Find the following values. Compounding/discounting occurs annually. Do not round intermediate calculations. Round your answers to the nearest cent. a. An initial $700 compounded for 10 years at 10%. $ b. An initial $700 compounded for 10 years at 20%. $ c. The present value of $700 due in 10 years at 10%. $ d. The present value of $2,355 due in 10 years at 20% and 10%. Present value at 20%: $ Present value at 10%: $ e. Define present value. The present value is the value today of a sum of money to be received in the future and in general is less than the future value.

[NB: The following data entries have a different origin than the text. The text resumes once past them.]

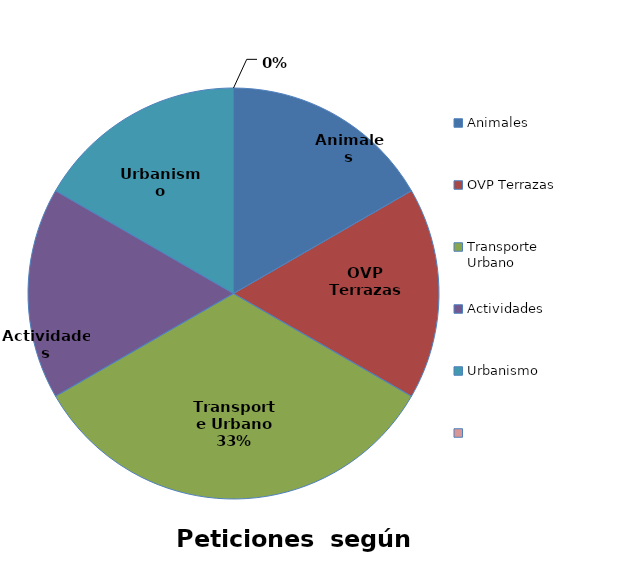
| Category | Series 0 |
|---|---|
| Animales | 0.167 |
| OVP Terrazas | 0.167 |
| Transporte Urbano | 0.333 |
| Actividades | 0.167 |
| Urbanismo | 0.167 |

The present value is the value today of a sum of money to be received in the future and in general is greater than the future value. The present value is the value today of a sum of money to be received in the future and in general is equal to the future value. The present value is the value in the future of a sum of money to be received today and in general is less than the future value. The present value is the value in the future of a sum of money to be received today and in general is greater than the future value.

Solutions

Expert Solution

a.We use the formula:  
A=P(1+r/100)^n
where   
A=future value
P=present value  
r=rate of interest
n=time period.

A=700*(1.1)^10

=700*2.59374246

=$1815.62(Approx)

b.We use the formula:  
A=P(1+r/100)^n
where   
A=future value
P=present value  
r=rate of interest
n=time period.

A=700*(1.2)^10

=700*6.19173642

=$4334.22(Approx)

c.Present value=700*Present value of discounting factor(rate%,time period)

=700/1.1^10

=700*0.385543289

=$269.88(Approx)

d.At 20%:Present value=2,355*Present value of discounting factor(rate%,time period)

=2,355/1.2^10

=2,355*0.161505583

=$380.35(Approx)

At 10%:Present value=2,355*Present value of discounting factor(rate%,time period)

=2,355/1.1^10

=2,355*0.385543289

=$907.95(Approx)

e.Present value is the value today of a future cash flow/future group of cash flows at a specified interest rate for a specified period of time.Hence present value is lesser than future cash flow

Hence the correct option is:

The present value is the value today of a sum of money to be received in the future and in general is less than the future value.